I. PHYSICAL GEOGRAPHY.

To the east Sikkim is bounded by a ridge which forms the watershed between it on one side and Bhután and the Chumbi portion of Thibet on the other, the streams on the Sikkim side being tributaries of the Tistá and those on the Bhután and Chumbi side feeders respectively of the Jaldhaká and the Torsá. The ridge, which is sometimes called the Cholá range from one of the passes in it, rises in elevation northward, the principal peaks proceeding in that direction being Lingtu (12,617 feet), Gipmochi (14,523 feet), Chukurchi (15,283 feet), Dopendikáng (17,325 feet), Black rock (17,570 feet), and Powhunri (23,190 feet). The chief passes on the eastern frontier are Pembiringo, Jalep (14,390 feet), Cholá (14,550 feet), and Thankalá (16,000 feet).

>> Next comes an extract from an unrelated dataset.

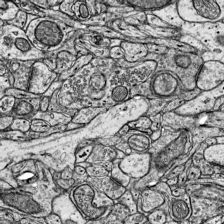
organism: Mouse
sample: Visual Cortex

The northern boundary is drawn on the Survey map (Sheet No. 7 NW) along a lofty snow-capped ridge of which Kanchanjháu (22,550 feet) and Chomiumo. (22,290 feet) are the best known peaks. The natural line of watershed lies a little further north along a less elevated ridge passing through Bhomtso north of the Cholamo lake; and the boundary in a more recent map is drawn along this line. The streams to the south of it are feeders of the Tistá, and those to the north are tributaries of the Arun. The best known passes on the northern frontier are Donkiá (18,100 feet), Kongrálamu (16,000?), and Naku (17,000 feet).

1 l'ublished in the Survey of India Report on the explorations in Sikkim, Bhutan, and Thibet (1889).